Exercise brief
Starting at the first line of the data, print each line verbatim up to and including the line bearing "sample: Cilia; mouse epididymis", omitting pictures.

%%

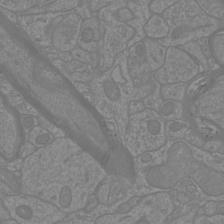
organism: Mouse
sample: Cortical neurons
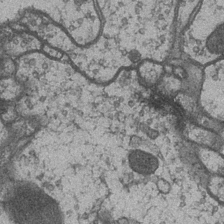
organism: Drosophila
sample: Optic medulla
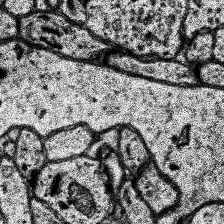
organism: Human
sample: Temporal Lobe
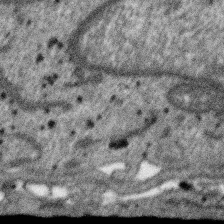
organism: Human
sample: Lung epithelial cells infected with SARS-CoV-2
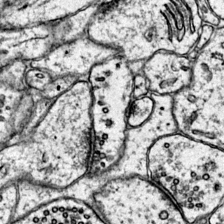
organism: Mouse
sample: Primary visual cortex
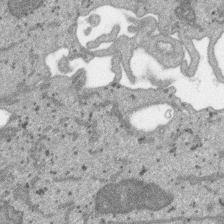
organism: Human
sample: Lung epithelial cells infected with SARS-CoV-2
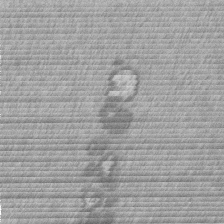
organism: Mouse
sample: Dividing mouse embryo 1 cell stage
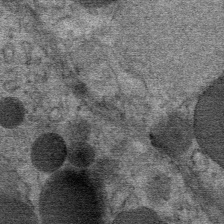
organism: Mouse
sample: Mouse Salivary gland
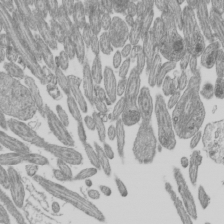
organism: Mouse
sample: Cilia; mouse epididymis
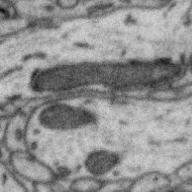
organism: Zebra finch
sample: Brain
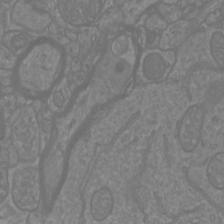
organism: Mouse
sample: Cortical neurons
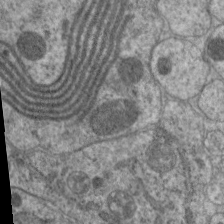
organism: C. elegans
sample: Pharynx
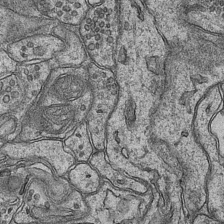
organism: Mouse
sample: CA1 Hippocampus
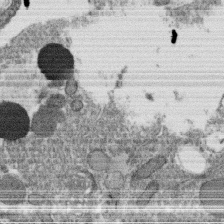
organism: C. elegans
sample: C. elegans oocyte; sperm cells
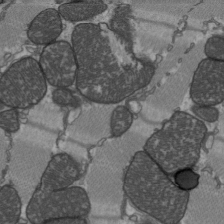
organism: C57BL Mouse
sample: Heart
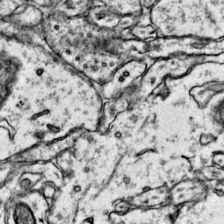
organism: Mouse
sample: Primary visual cortex
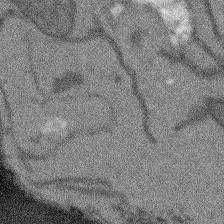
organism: Arabidopsis thaliana
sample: Root tip
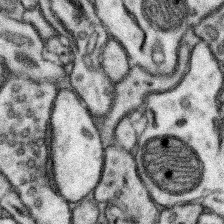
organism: Mouse
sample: Somatosensory cortex neuropil
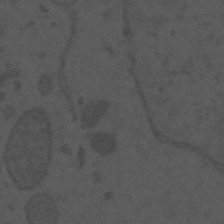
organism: Mouse
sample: Suprachiasmatic nucleus
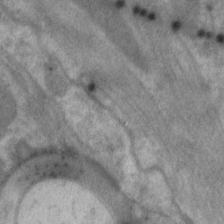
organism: C. elegans
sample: Pharynx
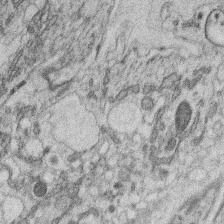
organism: C. elegans
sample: C. elegans oocyte; sperm cells
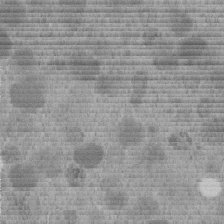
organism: C. elegans
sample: C. elegans embryo early stage
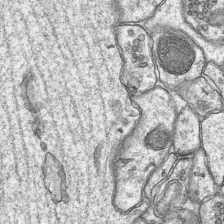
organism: Mouse
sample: CA1 Hippocampus
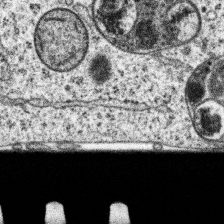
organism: Human
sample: HeLa cells
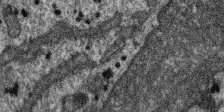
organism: Human
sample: Lung epithelial cells infected with SARS-CoV-2
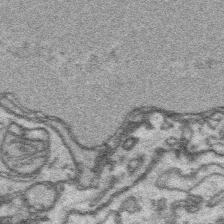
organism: Platynereis dumerilii
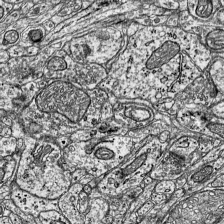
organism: Mouse
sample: Visual Cortex
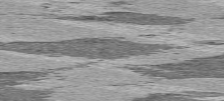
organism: C57BL Mouse
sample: Heart
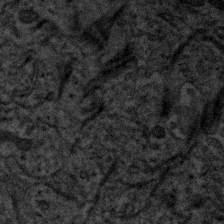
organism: Human
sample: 1205lu cells
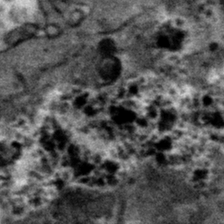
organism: Mouse
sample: Mouse hepatocytes
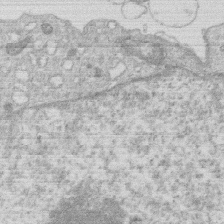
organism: Human
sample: Macrophage cells
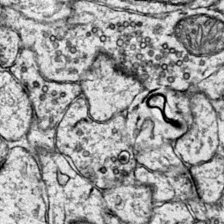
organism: Mouse
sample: Primary visual cortex
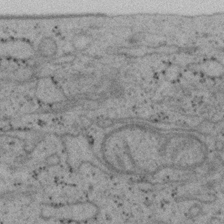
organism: Human
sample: HeLa cells
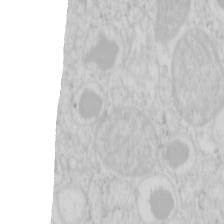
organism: Mouse
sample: Pancreas
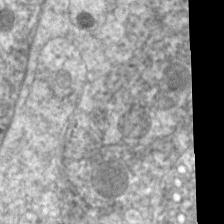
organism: C. elegans
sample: Pharynx
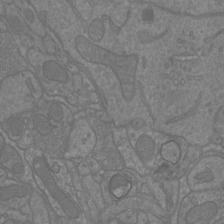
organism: Mouse
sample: Cortical neurons
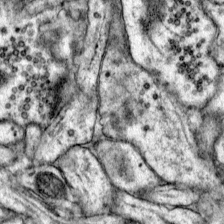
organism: Mouse
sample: Primary visual cortex
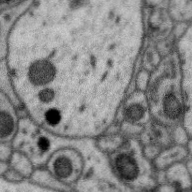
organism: Zebra finch
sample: Brain
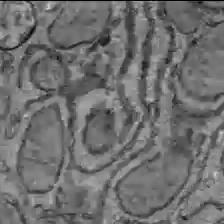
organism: C57BL Mouse
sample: Liver
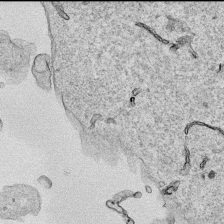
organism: Human
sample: Mitochondria in HCT116 cells
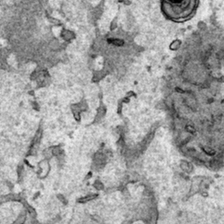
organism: Human
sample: Mitochondria in HCT116 cells
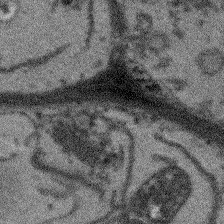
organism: Arabidopsis thaliana
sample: Root tip
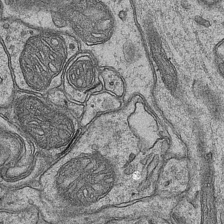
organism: Mouse
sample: CA1 Hippocampus
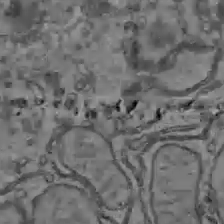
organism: C57BL Mouse
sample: Liver
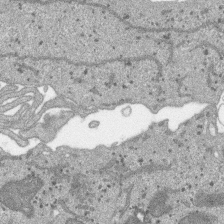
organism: Human
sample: Lung epithelial cells infected with SARS-CoV-2
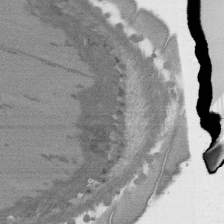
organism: C. elegans
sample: AFD neurons C. elegans
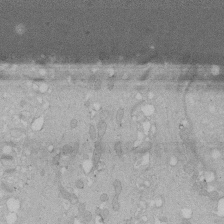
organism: Human
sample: Melanocyte Keratinocyte synapse skin construct
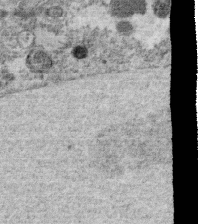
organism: C. elegans
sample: C. elegans oocyte; sperm cells
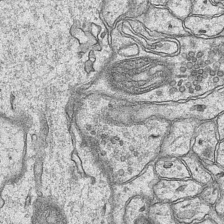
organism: Mouse
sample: CA1 Hippocampus
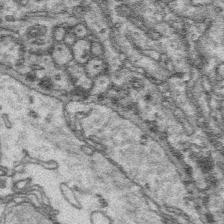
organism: Platynereis dumerilii
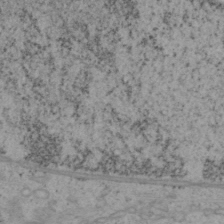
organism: Human
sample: HeLa cells
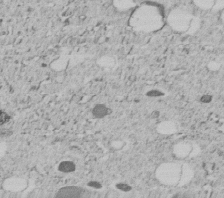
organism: C. elegans
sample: C. elegans embryo early stage
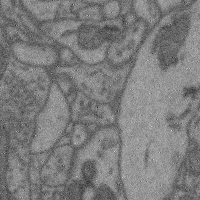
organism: Mouse
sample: Cerebral cortex
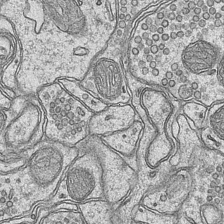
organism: Mouse
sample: CA1 Hippocampus
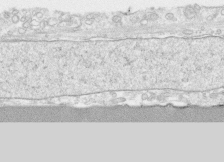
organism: Human
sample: CRL-1474
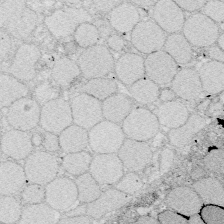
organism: Zebrafish
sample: Whole-Brain
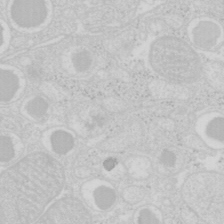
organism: Mouse
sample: Pancreas
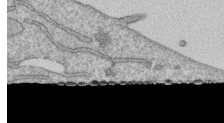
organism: Human
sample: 1205lu cells
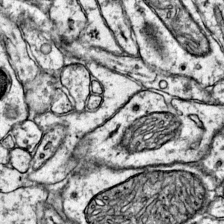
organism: Mouse
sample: Primary visual cortex
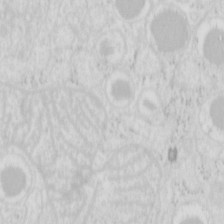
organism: Mouse
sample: Pancreas
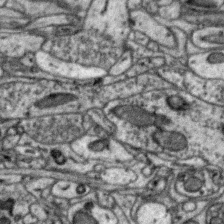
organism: Zebra finch
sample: Brain
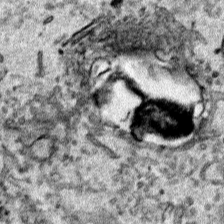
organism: Human
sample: Mitochondria in HCT116 cells
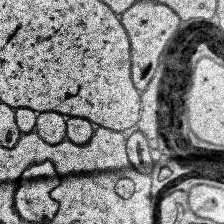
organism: Human
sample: Temporal Lobe
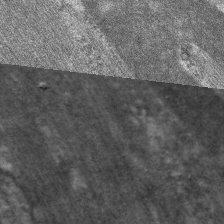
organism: C. elegans
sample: Pharynx
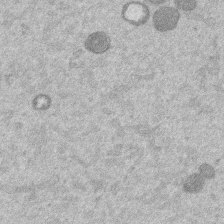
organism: Mouse
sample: Dividing mouse embryo 1 cell stage
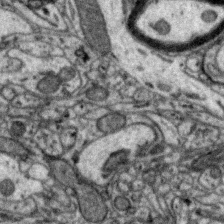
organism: Zebra finch
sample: Brain
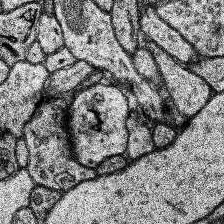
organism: Human
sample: Temporal Lobe
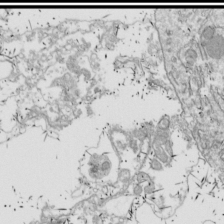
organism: Drosophila
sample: Cell division; meiosis; drosophila spermatocytes
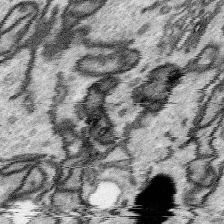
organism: Human
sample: HeLa cells
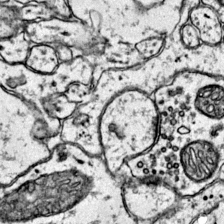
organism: Mouse
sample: Primary visual cortex
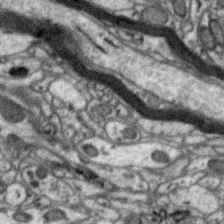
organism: Zebra finch
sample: Brain
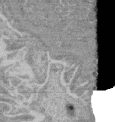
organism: Mouse
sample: Glomerulus
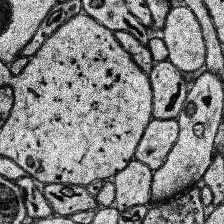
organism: Human
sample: Temporal Lobe
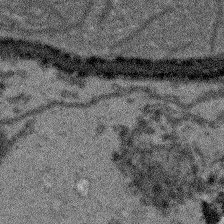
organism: Arabidopsis thaliana
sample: Root tip
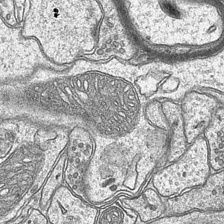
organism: Mouse
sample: CA1 Hippocampus
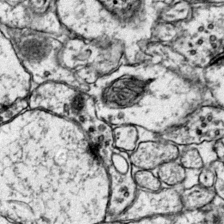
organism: Mouse
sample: Primary visual cortex
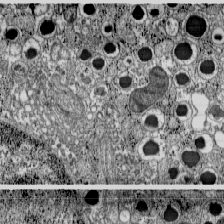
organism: C57BL Mouse
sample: Pancreatic islet
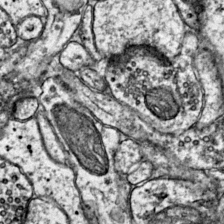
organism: Mouse
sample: Primary visual cortex
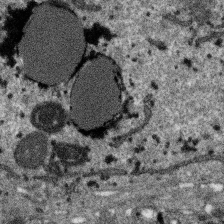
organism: Human
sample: Lung epithelial cells infected with SARS-CoV-2
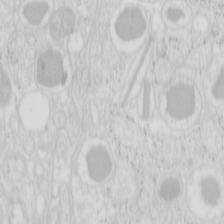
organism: Mouse
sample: Pancreas
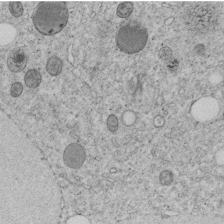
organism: C. elegans
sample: C. elegans embryo early stage
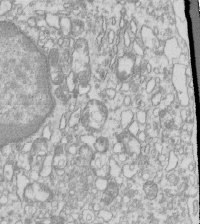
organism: Mouse
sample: Macrophages
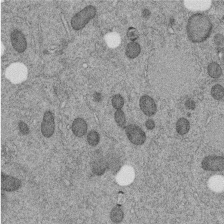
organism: C. elegans
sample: C. elegans embryo early stage
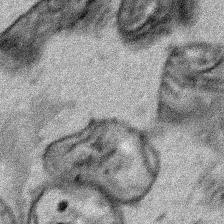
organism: Human
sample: Mitochondria in HCT116 cells
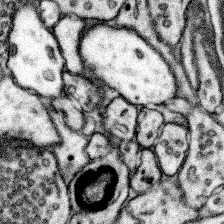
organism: Mouse
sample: Somatosensory cortex neuropil
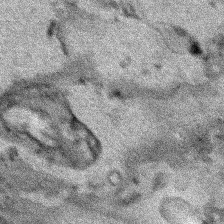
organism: Human
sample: Mitochondria in HCT116 cells
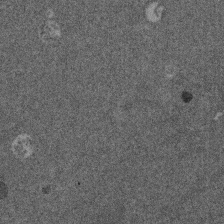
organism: Mouse
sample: Dividing mouse embryo 1 cell stage
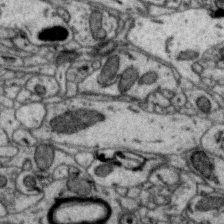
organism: Zebra finch
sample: Brain
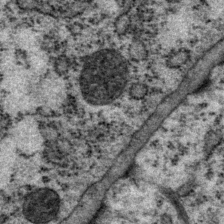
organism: P. pacificus
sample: Pharynx
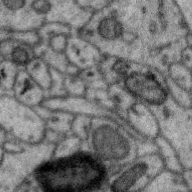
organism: Zebra finch
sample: Brain

%%

Reply
organism: Mouse
sample: Cortical neurons
organism: Drosophila
sample: Optic medulla
organism: Human
sample: Temporal Lobe
organism: Human
sample: Lung epithelial cells infected with SARS-CoV-2
organism: Mouse
sample: Primary visual cortex
organism: Human
sample: Lung epithelial cells infected with SARS-CoV-2
organism: Mouse
sample: Dividing mouse embryo 1 cell stage
organism: Mouse
sample: Mouse Salivary gland
organism: Mouse
sample: Cilia; mouse epididymis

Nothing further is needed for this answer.